Postprzez Sansevieria » 22 mar 2011, o 13:49

Skoro już jesteś po lekturze Miller i zdajesz sobie sprawę z "należenia do klubu" czyli bycia ofiarą wykorzystania to Salter jak najbardziej jest lekturą zalecaną. Część pierwsza o sprawcach to uznaniowo, natomiast o ofiarach absolutnie obowiązkowo. Dalsze laktury zalecane oczywiście podam na życzenie, ale po kolei. Wykorzystanie kazirodzcze przez kobiety jest niestety mało opisane, ale conieco na temat jest. Natomiast schematy reagowania ofiar są podobne, niezależnie od płci sprawcy. I zajrzyj na priv. :)
Sansevieria
 
Posty: 4044
Dołączył(a): 10 lis 2009, o 21:57

Postprzez Orm Embar » 23 mar 2011, o 00:06

Cześć Bulerbyn, witaj na forum,

Wiesz co, co do okresu znacznego pogorszenia samopoczucia podczas terapii, to powiem tylko, że wszystko co opisujesz jest dość normalne, typowe w terapii (nie wiem, czy to Ciebie martwi czy też cieszy...) a co więcej bardzo ... zdrowe.

Mam świadomość, że posługujemy się tutaj na forum trochę językiem żargonowym - ale OK, też go użyję. Przeszedłem terapię związaną najogólniej rzecz biorąc z brakiem ojca - czyli leczenie bardzo typowych cierpień chłopaka pozbawionego męskich wzorców.
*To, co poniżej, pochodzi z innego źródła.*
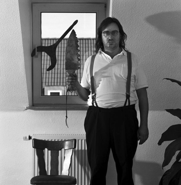 Wolfgang Ramadan. Fotografiert am 8.11.1998 in seiner Mietwohnung in München-Milbertshofen. Ramadan spielte von 1998-2001 den populären Mieter Wolfgang für die Süddeutsche Zeitung. Erschienen in: Süddeutsche Zeitung Nr. 262 am 13. November 1998. Kolumnentext: Unser Mieter Wolfgang sollte sein schweres Handwerkszeug lieber wieder in der Gerätekiste verschwinden lassen. Dass in seinem Mietvertrag Schönheitsreparaturen vereinbart wurden, besagt lediglich, dass er fällige Maler- und Tapezierarbeiten in bestimmten Intervallen vornehmen muss. Und bevor er damit anfängt, sollte er seine Brille putzen und den Mietvertrag endlich einmal mit Verstand durchlesen. Nicht alle Klauseln, die ihm sein Vermieter da hineinschrieb, sind nämlich gültig. Sie sind es auch dann nicht, wenn er blindlings den Vertag unterschrieben hat, was er ohnehin hätte tunlichst vermeiden sollen. Im Zweifelsfall ist ein vorsorglicher Gang zu einer örtlichen Mieterberatung empfehlenswert, denn: Fragen kostet nichts, Irrtümer sind teuer.
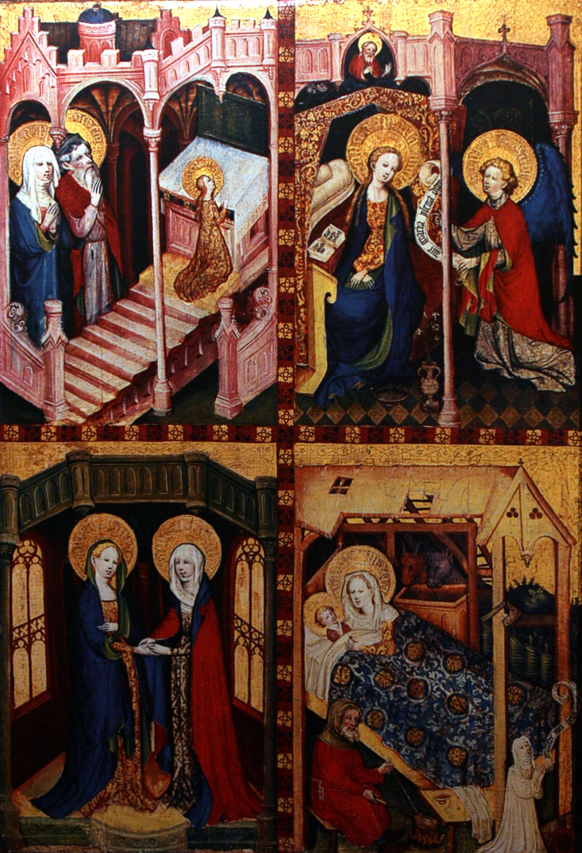 Fröndenberg, Stiftskirche. Marienaltar Links Seite:Maria Tempelgang, Verkündigung, Heimsuchung, Geburt Christi
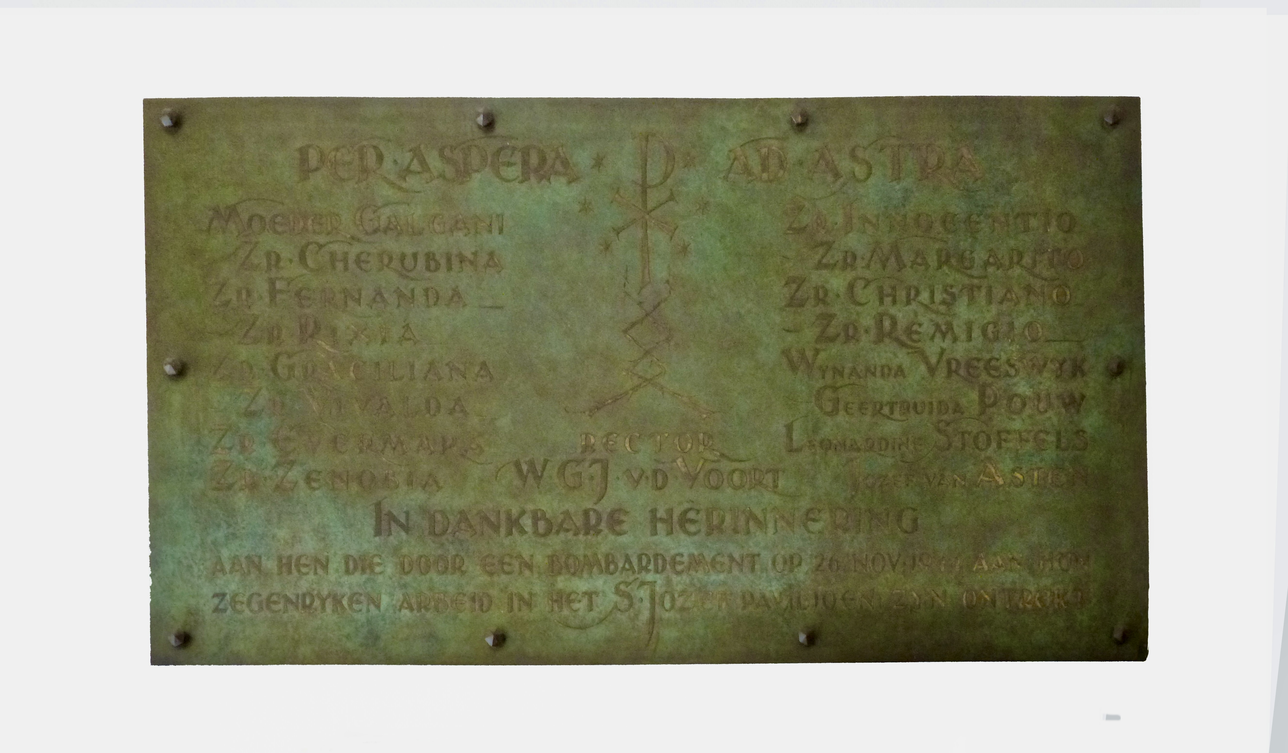 Oorlogsmonument in het voormalige Jozef paviljoen in Gouda aan de Graaf Florisweg. Plaquette in de hal van het Sint Jozefziekenhuis ter herinnering aan de omgekomen medewerkers van het ziekenhuis in de 2e wereldoorlog. Het paviljoen is een gemeentelijk monument

Podobnie jak i Ty moje braki tliły się we mnie latami. Ich działanie było naturalnie widoczne, ale jakoś tak jak za muślinem, jak za mgłą - widoczne, ale trudne do rozpoznania.

Wiem, że podczas terapii musiałem otworzyć się na wszystko to, co schowane. Brzmi bardzo "podręcznikowo", ale tak to dokładnie jest - odczuwasz wszystkie utykane w zakamarkach cierpienia z czwórnasób, o ile nie bardziej.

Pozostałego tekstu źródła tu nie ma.